## WHAT THE TASK REQUIRES
Make an exact copy, without pictures, of the lines below from the one containing "Isidora 3000, Hotel" to the last line, both ends included.

┌──

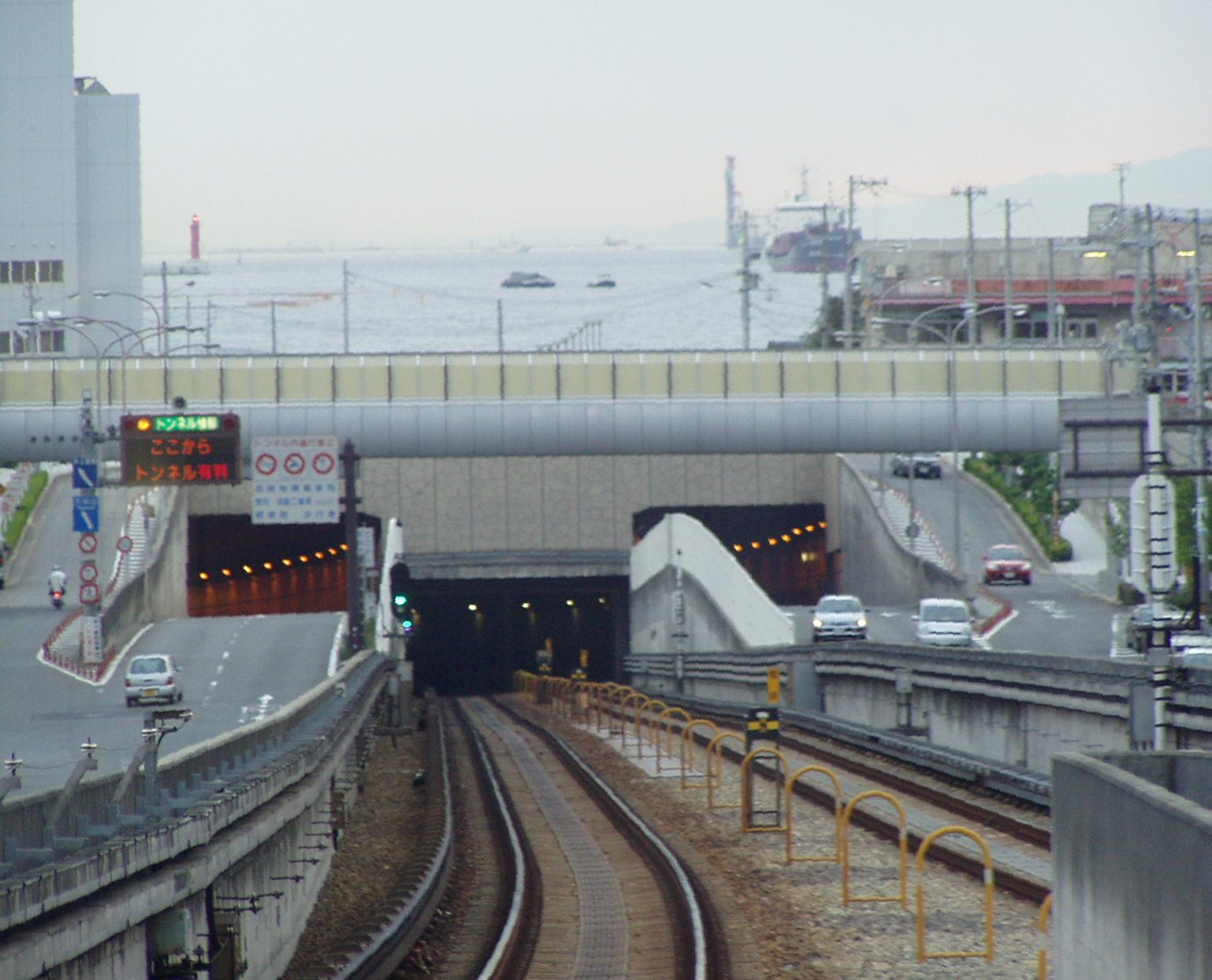 Osaka. Metro Chuo Line diving under the Osaka Harbour.
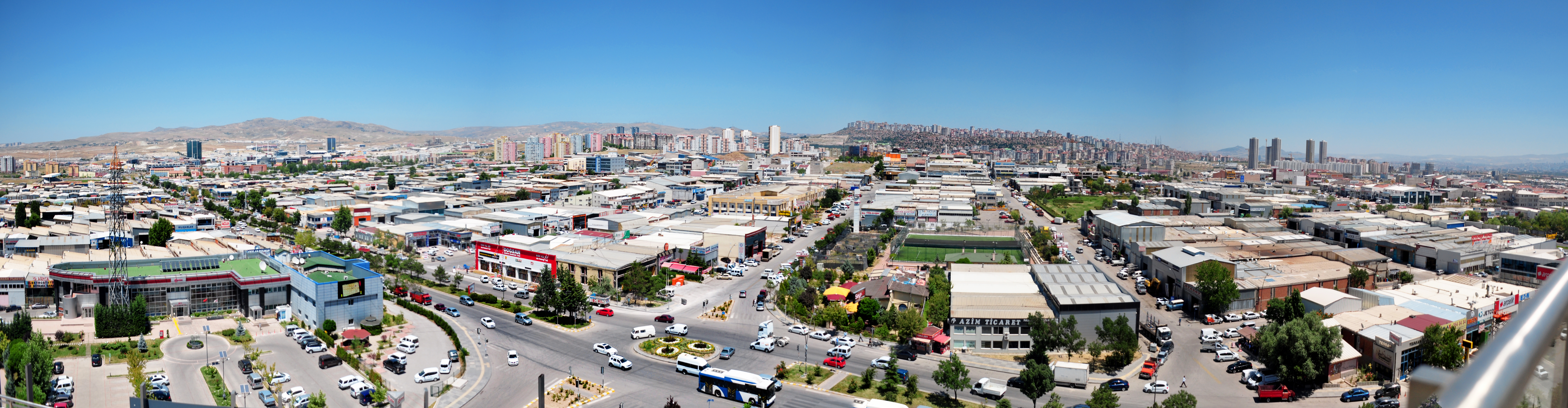 OSTİM, başkent Ankara’da, 5 milyon metrekarede, 17 ana sektörde, 139 iş kolunda, onbinlerce farklı ürün, 5 bin 200 işletme, 60 bin çalışanıyla bir sanayi kentidir.
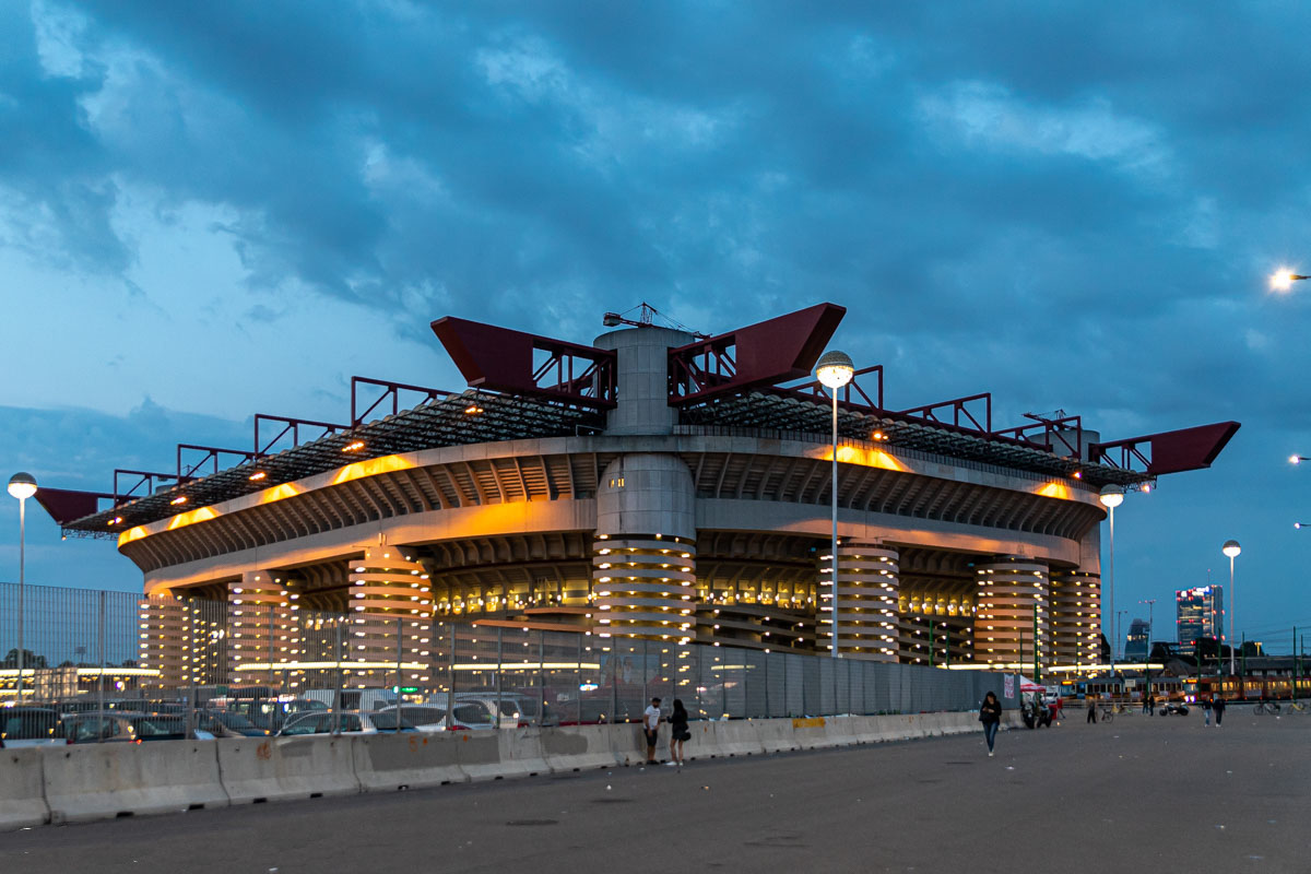 Stadio San Siro ID 03F2050070 This is a photo of a monument which is part of cultural heritage of Italy.
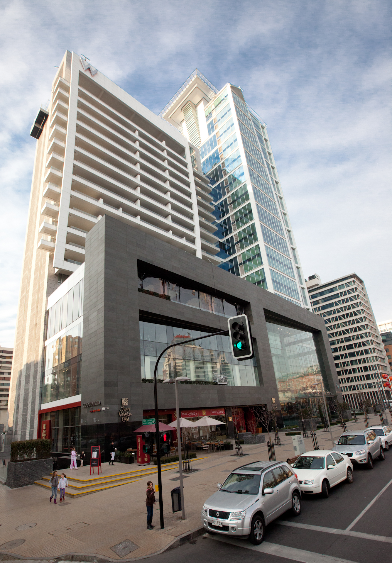 Isidora 3000, Hotel W, @ Sanhattan, a financial district in eastern Santiago de Chile.
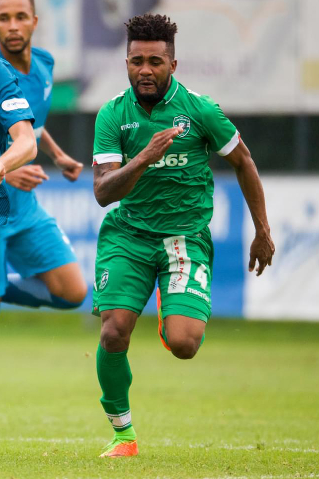 24.06.2017. Австрия, Гойнг-ам-Вильден-Кайзер. «Газпром»-тренировочные сборы в Австрии: товарищеский матч «Зенит» — «Лудогорец» (Разград).
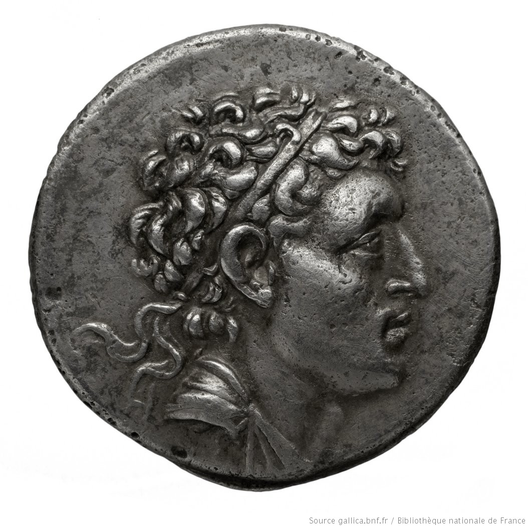 Description matérielle : 1 monnaie ; 16,62 g ; flan circulaire Matière et technique de production : Argent, frappe
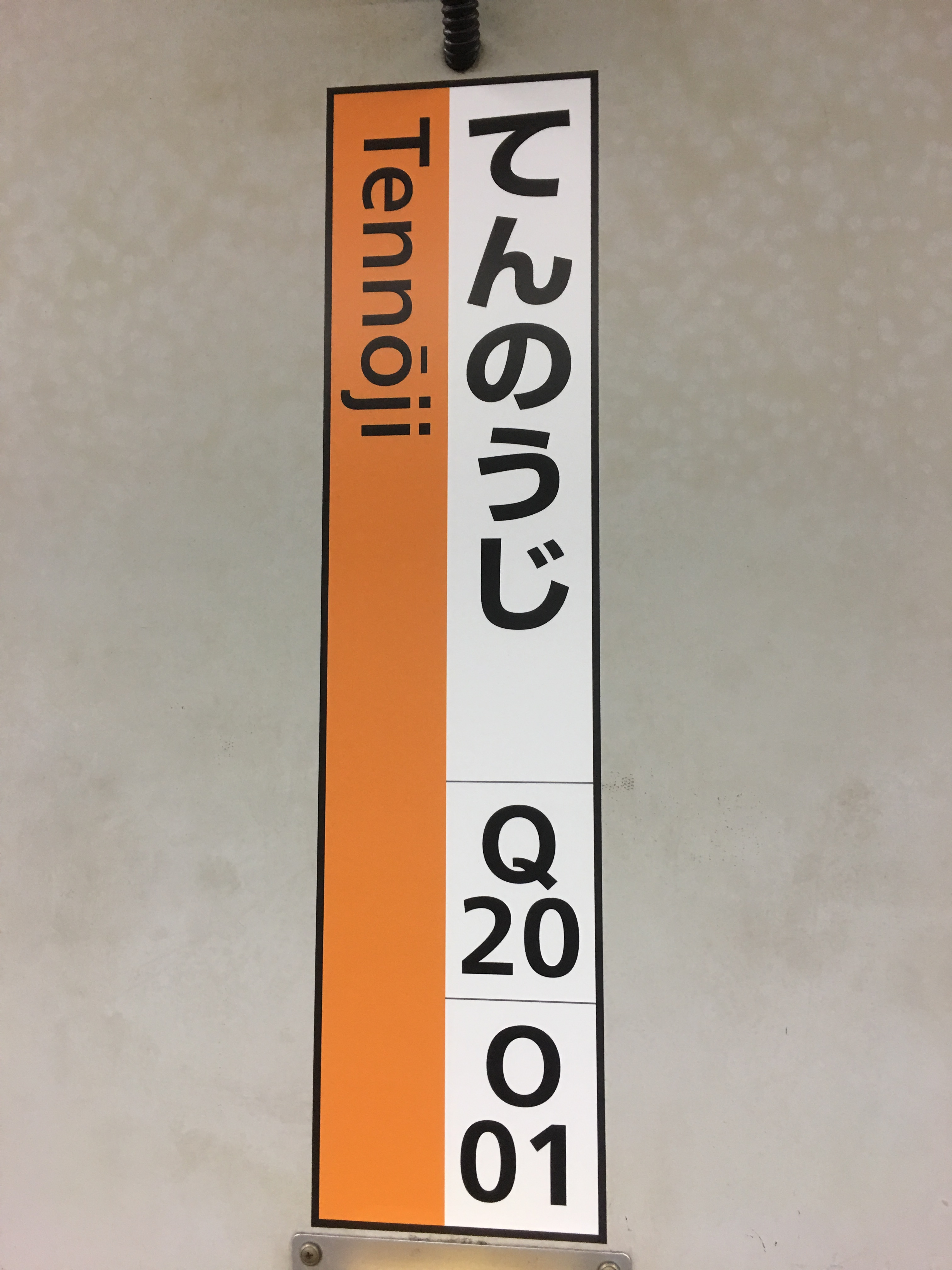 JR天王寺駅15番のりばに掲出された縦書き駅名標（2017年10月31日）

└──

## FINAL ANSWER
 Isidora 3000, Hotel W, @ Sanhattan, a financial district in eastern Santiago de Chile.
 24.06.2017. Австрия, Гойнг-ам-Вильден-Кайзер. «Газпром»-тренировочные сборы в Австрии: товарищеский матч «Зенит» — «Лудогорец» (Разград).
 Description matérielle : 1 monnaie ; 16,62 g ; flan circulaire Matière et technique de production : Argent, frappe
 JR天王寺駅15番のりばに掲出された縦書き駅名標（2017年10月31日）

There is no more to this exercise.